I can think of at least one application where VDI does make sense — public multi-tenant services (like Desktone) where each user needs a high level of isolation and customisation.

For everyone else I’d suggest taking a long, hard look at the pros and cons because any attempt to deviate from the status quo should be very well justified. I use a MacBook Air and have absolutely no need nor desire to connect to my desktop from any other device, but if I did I’d opt for shared infrastructure (Terminal Services/XenApp) and for individual “seamless” applications rather than another full desktop. If I were still administering and securing systems I’d just create a single image and deploy it over the network using PXE — I’d have to do this for the hypervisor anyway so there’s little advantage in adding yet another layer of complexity and taking the hit (and cost) of virtualisation overhead. Any operating system worth its salt includes whole disk encryption so the security argument is largely invalidated too.
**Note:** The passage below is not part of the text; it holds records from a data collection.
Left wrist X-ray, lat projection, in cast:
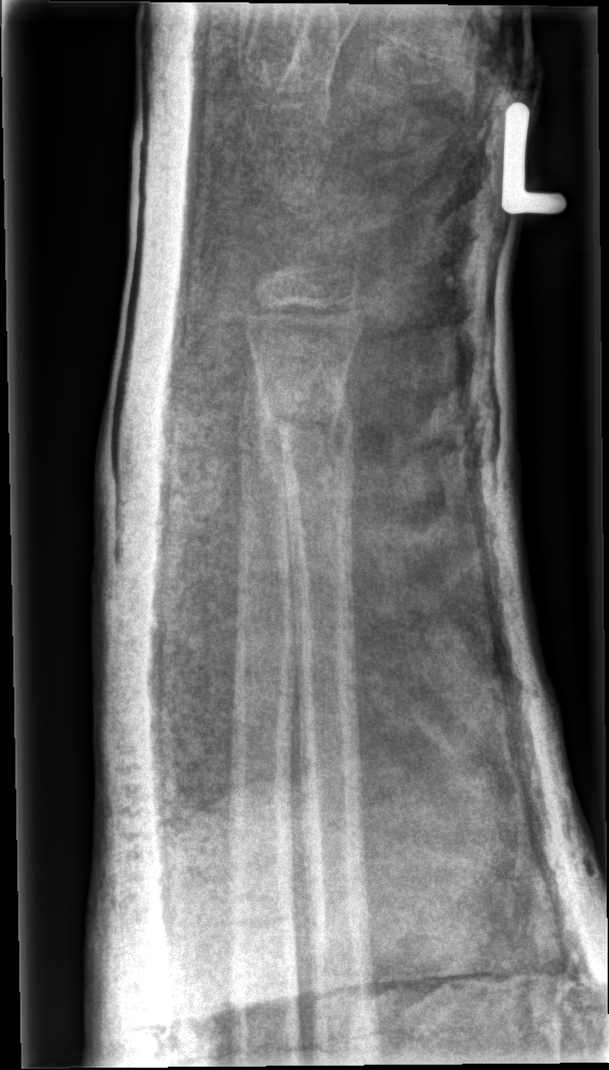 Bounding boxes in image-pixel xyxy. Fracture classified AO/OTA 23-M/3.1. Two fractures at (left=256, top=372, right=359, bottom=464), (left=237, top=388, right=289, bottom=474). One periosteal thickening at (left=256, top=382, right=303, bottom=669).
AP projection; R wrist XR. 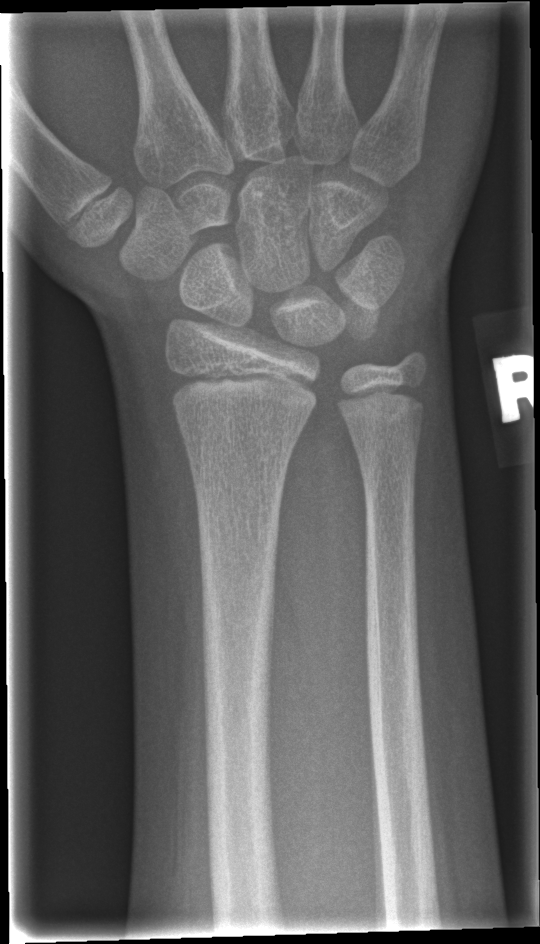
Bone fracture: none labeled
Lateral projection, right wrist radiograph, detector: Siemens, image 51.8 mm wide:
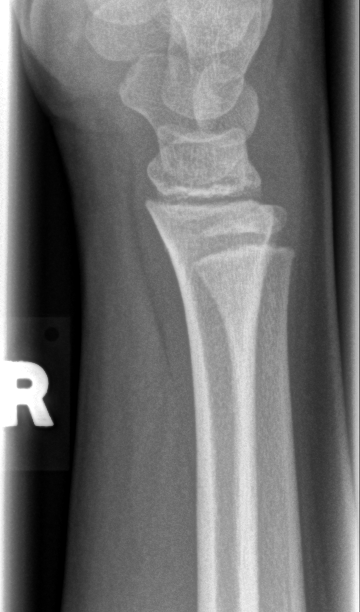
FINDINGS: No Fx annotated.
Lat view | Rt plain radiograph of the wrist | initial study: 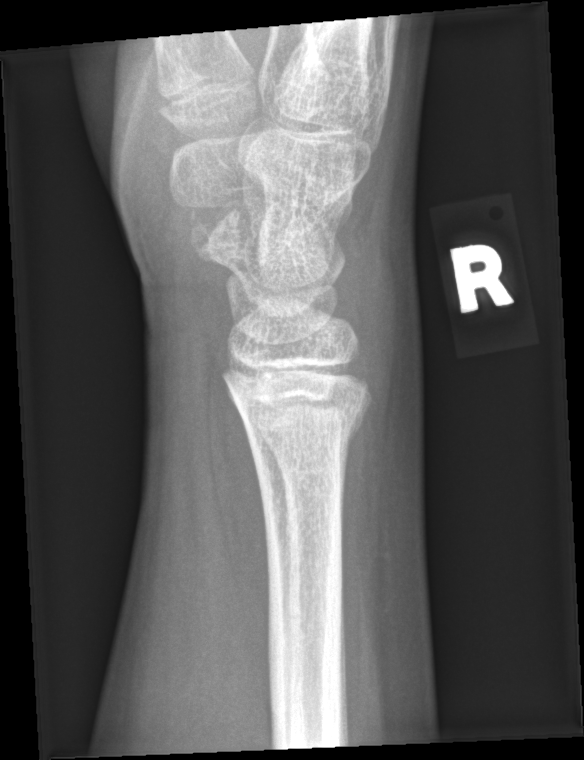

Q: What is the AO/OTA classification?
A: Fracture classified AO/OTA 23r-M/2.1
Q: Locate any fractures.
A: One fracture at <232,390>-<375,465>
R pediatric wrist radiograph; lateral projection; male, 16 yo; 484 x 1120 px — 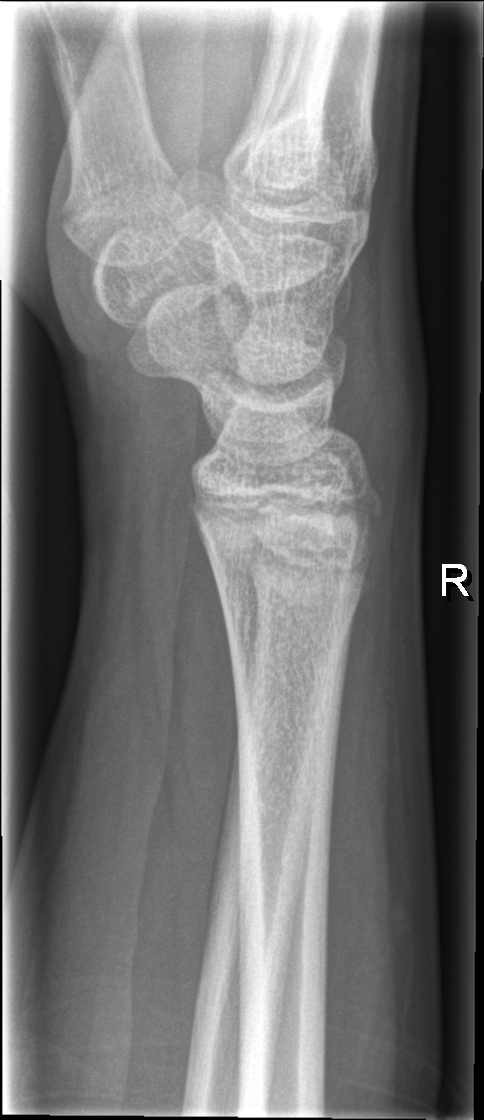
Fracture present, but no bounding box because it is not clearly seen in this view.
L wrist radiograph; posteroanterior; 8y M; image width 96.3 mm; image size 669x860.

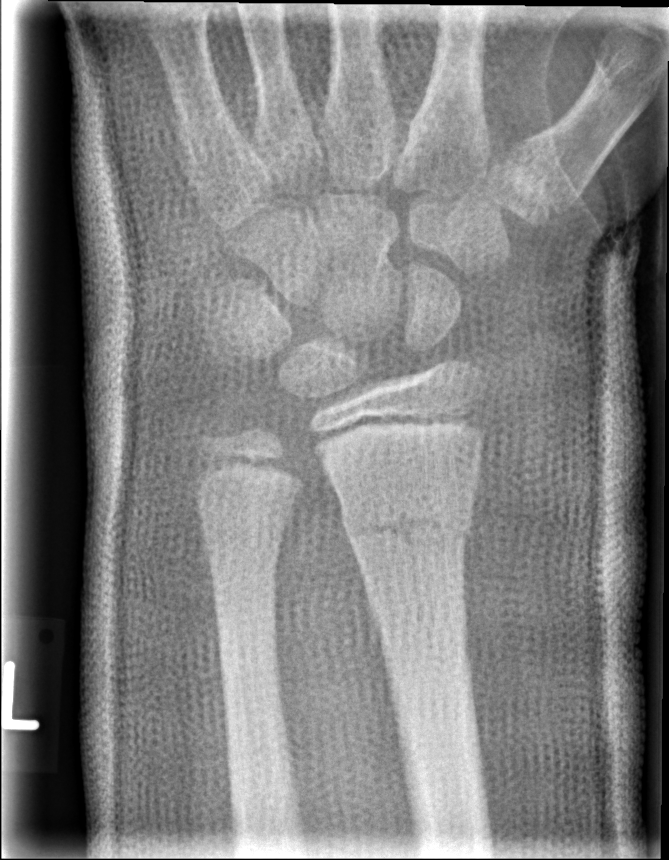 * Fracture: (left=338, top=489, right=478, bottom=561).
* AO code 23r-M/3.1.
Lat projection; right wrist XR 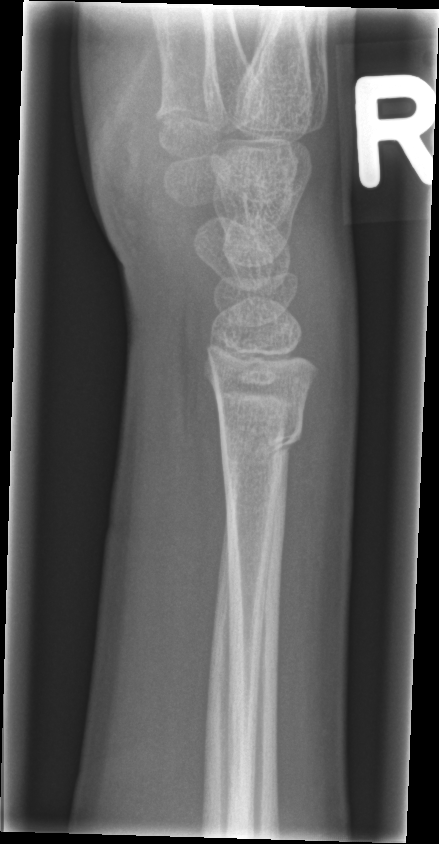 * Coordinates are [x1, y1, x2, y2] in image pixels.
* Fx: (218, 411, 306, 471).
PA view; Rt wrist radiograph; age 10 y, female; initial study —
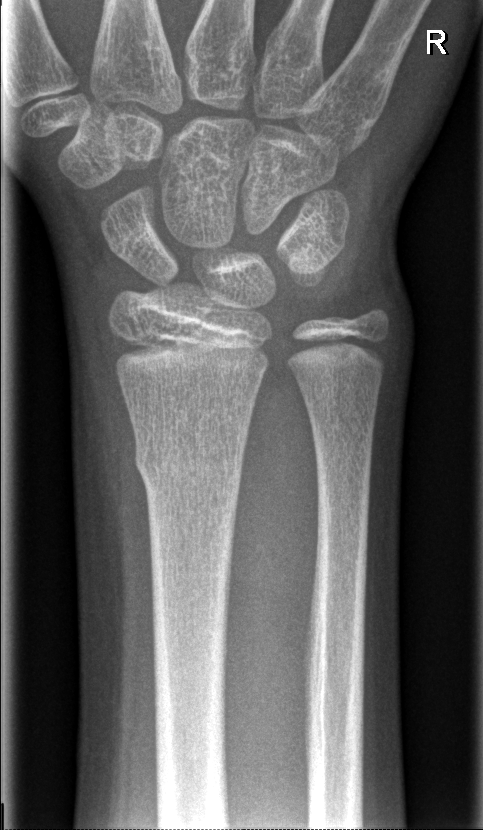

Coordinates are [x1, y1, x2, y2] in image pixels. AO code 23r-M/2.1. Fx — <130,432>-<247,492>.
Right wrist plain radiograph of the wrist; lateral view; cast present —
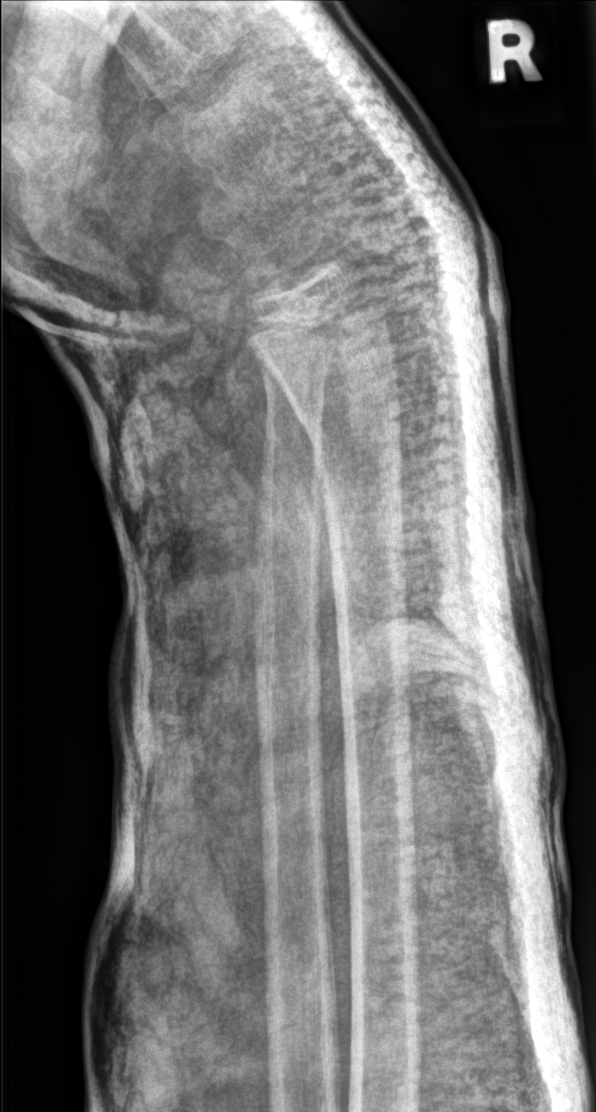 Bounding boxes in image-pixel xyxy.
AO code 23r-M/3.1.
Fracture identified at [x1=286, y1=362, x2=407, y2=447].

I can think of few things worse than having to work on remote applications all day, unless the datacenter is very close to me (due to the physical constraints of the speed of light and the interactive/real-time nature of remote desktop sessions) and the network performance is strictly controlled/guaranteed. We go to great lengths to design deployments that are globally distributed with an appropriate level of redundancy, while being close enough to the end users to deliver the strict SLAs demanded by interactive applications — if you’re not going to bother to do it properly then you might not want to do it at all.